━━━ Source material ━━━
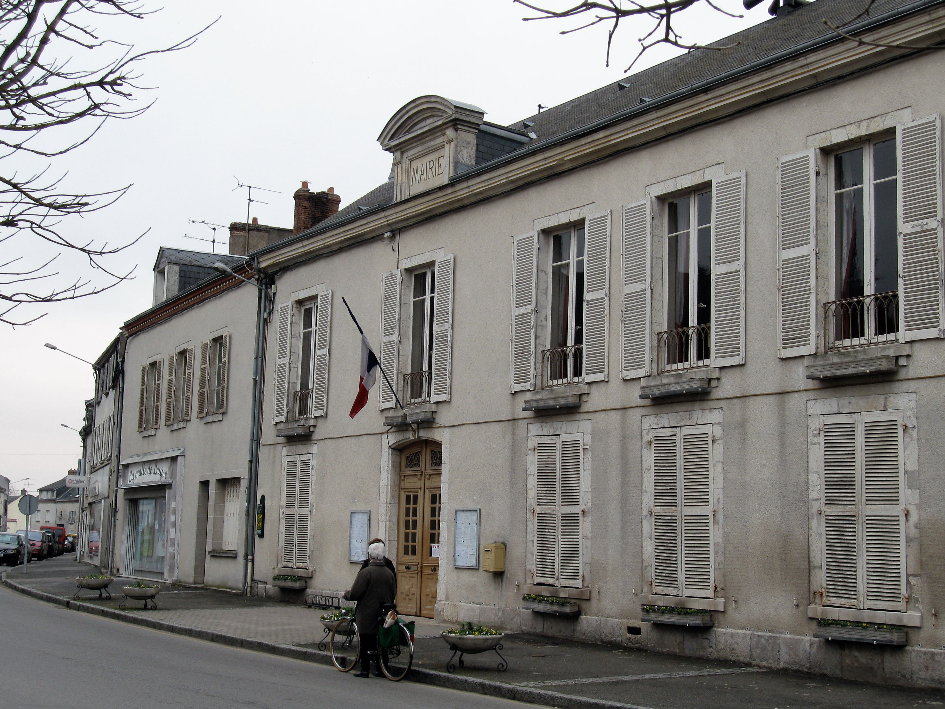 Mairie, Artenay, Loiret, France
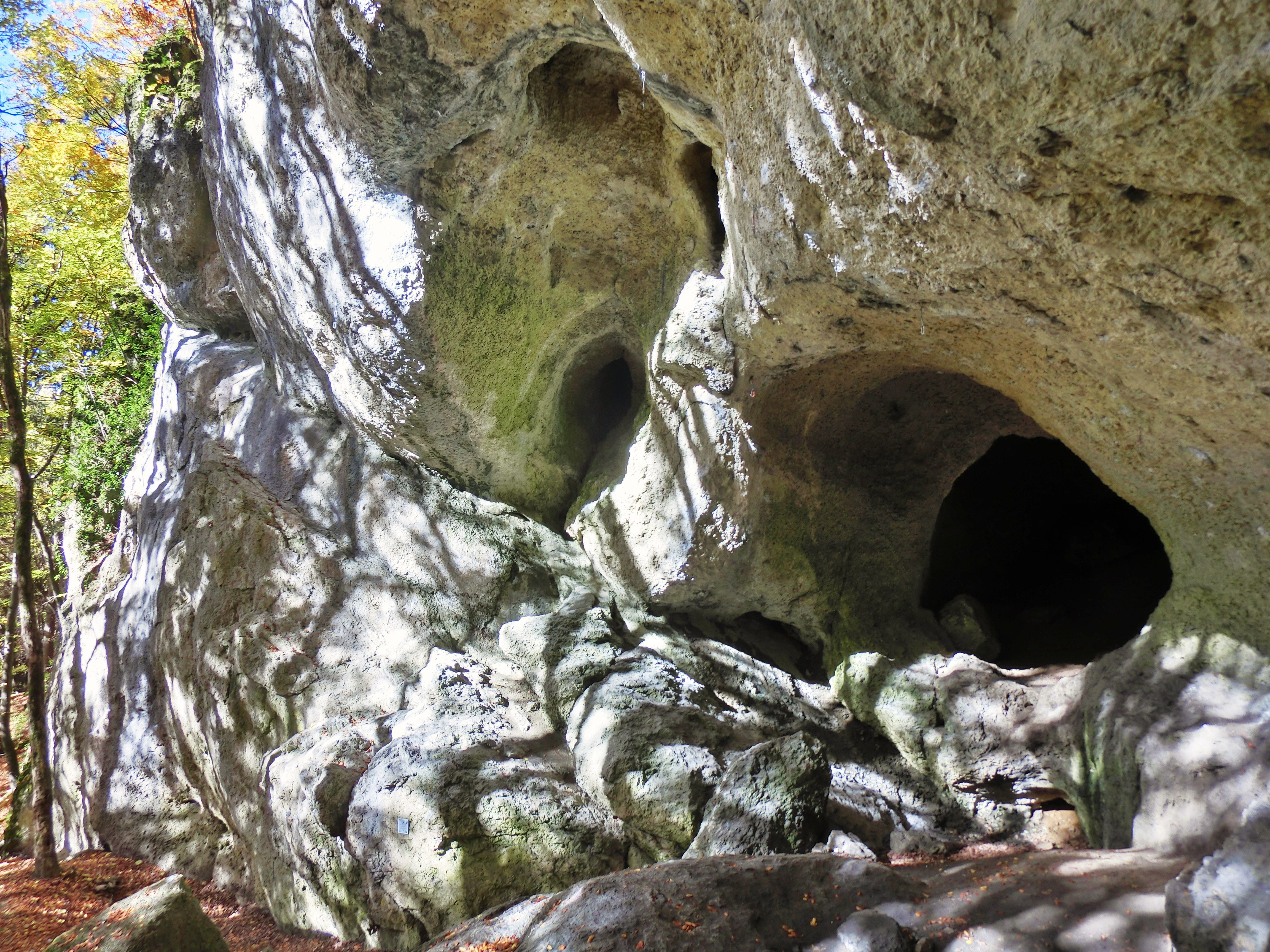 Silbergoldsteinhöhle – 10 Meter hohes und ebenso breites Höhlenportal
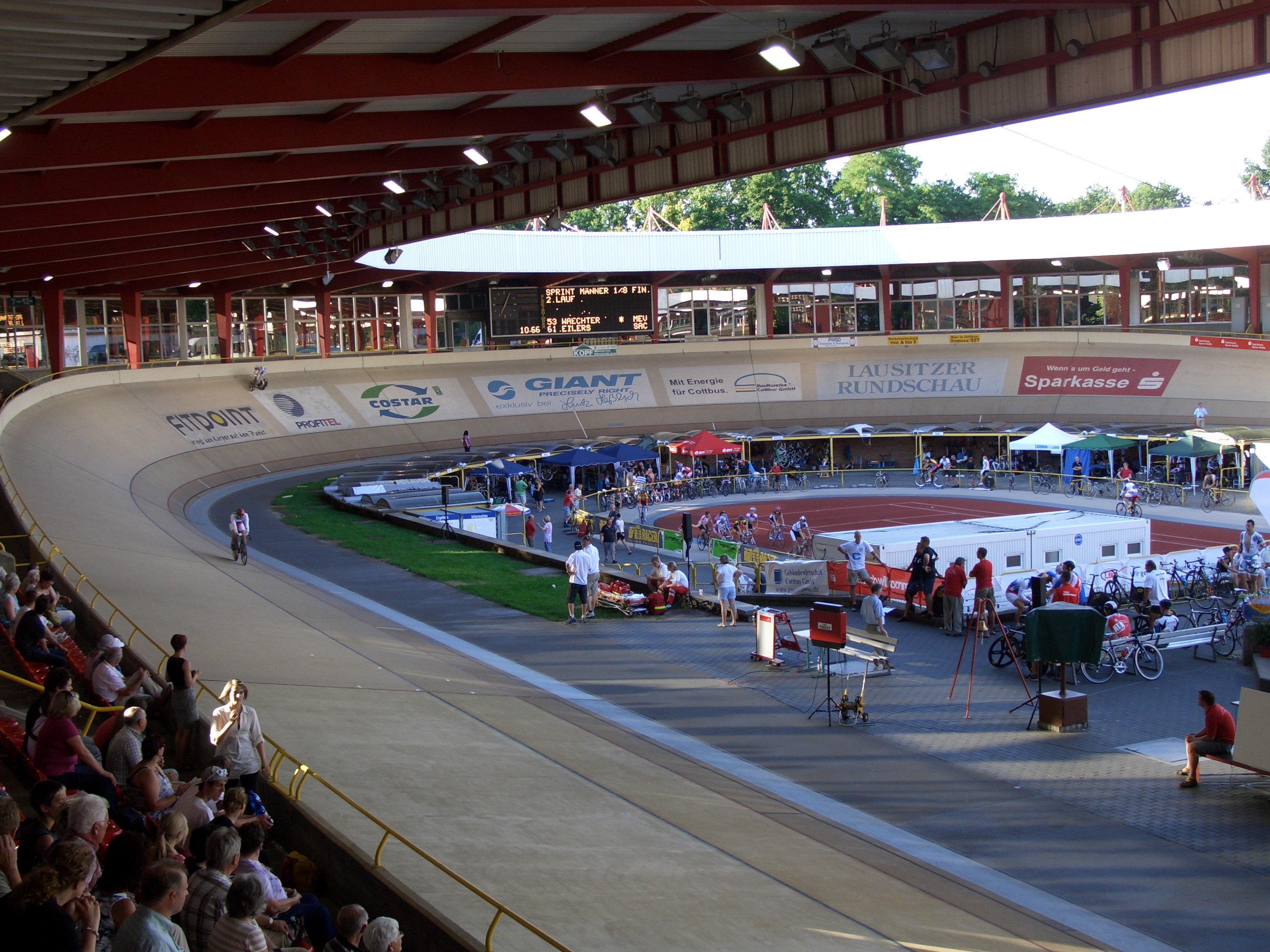 Innenraum des Cottbuser Radstadions bei den deutschen Bahnmeisterschaften 2010
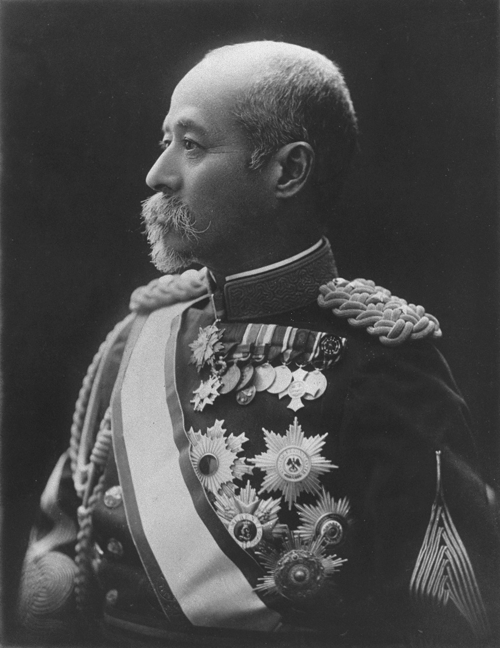 Portrait of Kodama Gentaro (児玉源太郎, 1852 – 1906)
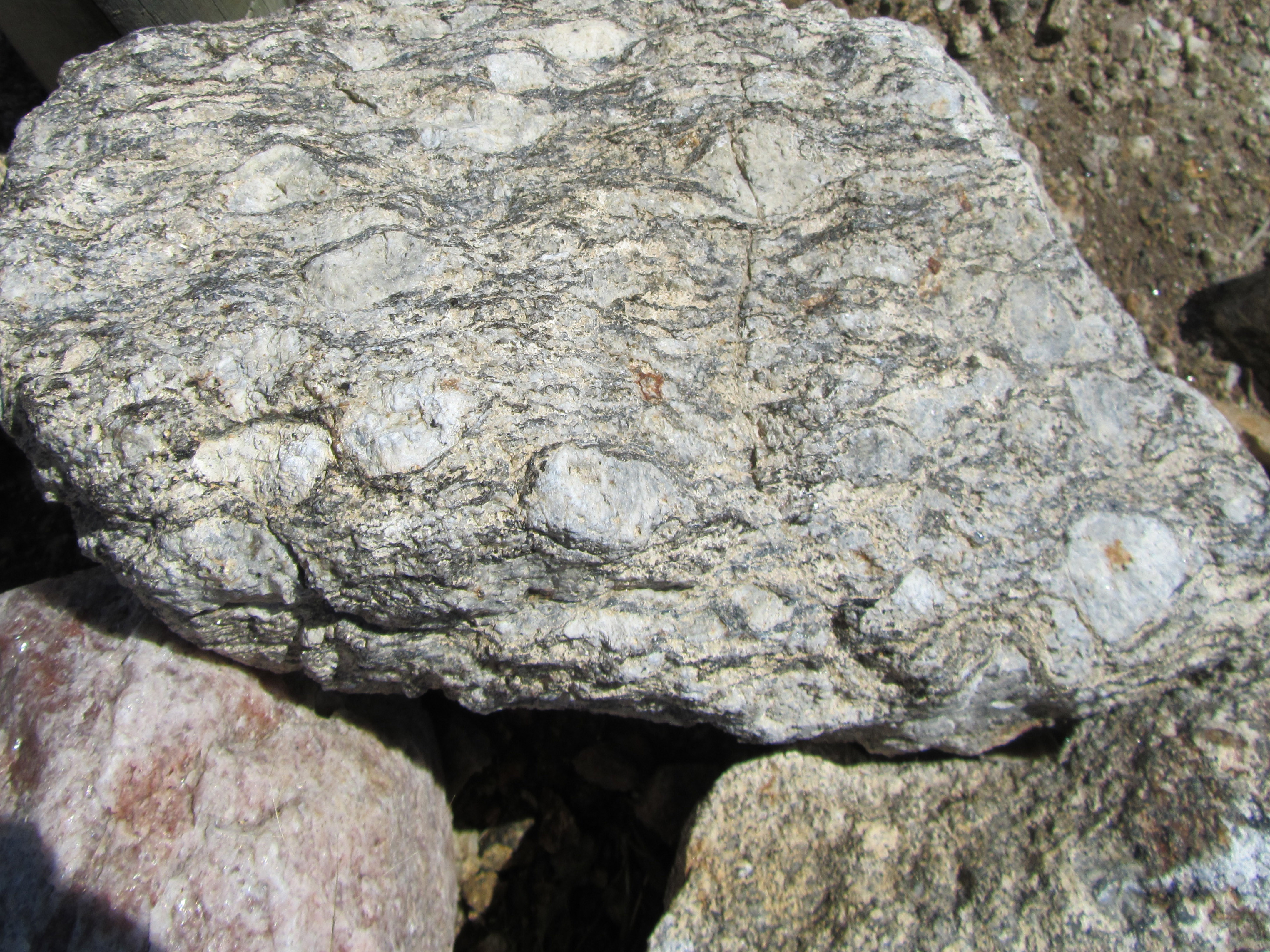 Muestra de gneis
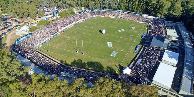 Estadio Charrúa - Partido de Eliminatorias entre Los Teros y Canadá rumbo a la Copa del Mundo de Japón 2019
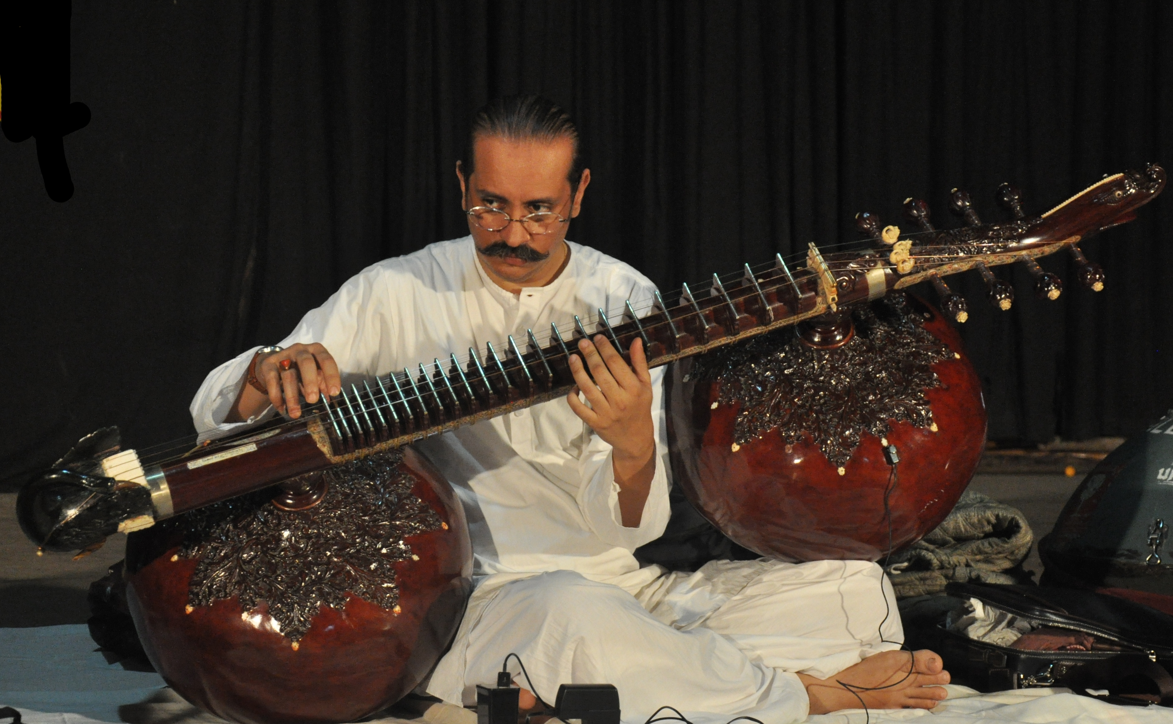 ഇന്ത്യയിലെ പ്രശസ്തനായ ഒരു രുദ്രവീണ വാദകനാണ്ബഹാവുദ്ദീൻ മൊഹിയുദ്ദീൻ ദാഗർ
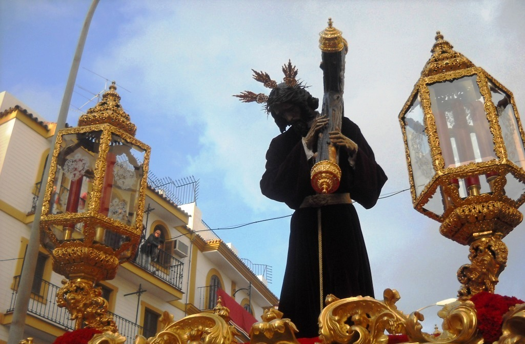 Cristo de las Penas
━━━
▸ Task directions:
Give back, word for word, the lines from the line that contains "ഇന്ത്യയിലെ പ്രശസ്തനായ ഒരു" through the last line of the records, with no pictures and nothing else.

▸ Solution:
 ഇന്ത്യയിലെ പ്രശസ്തനായ ഒരു രുദ്രവീണ വാദകനാണ്ബഹാവുദ്ദീൻ മൊഹിയുദ്ദീൻ ദാഗർ
 Cristo de las Penas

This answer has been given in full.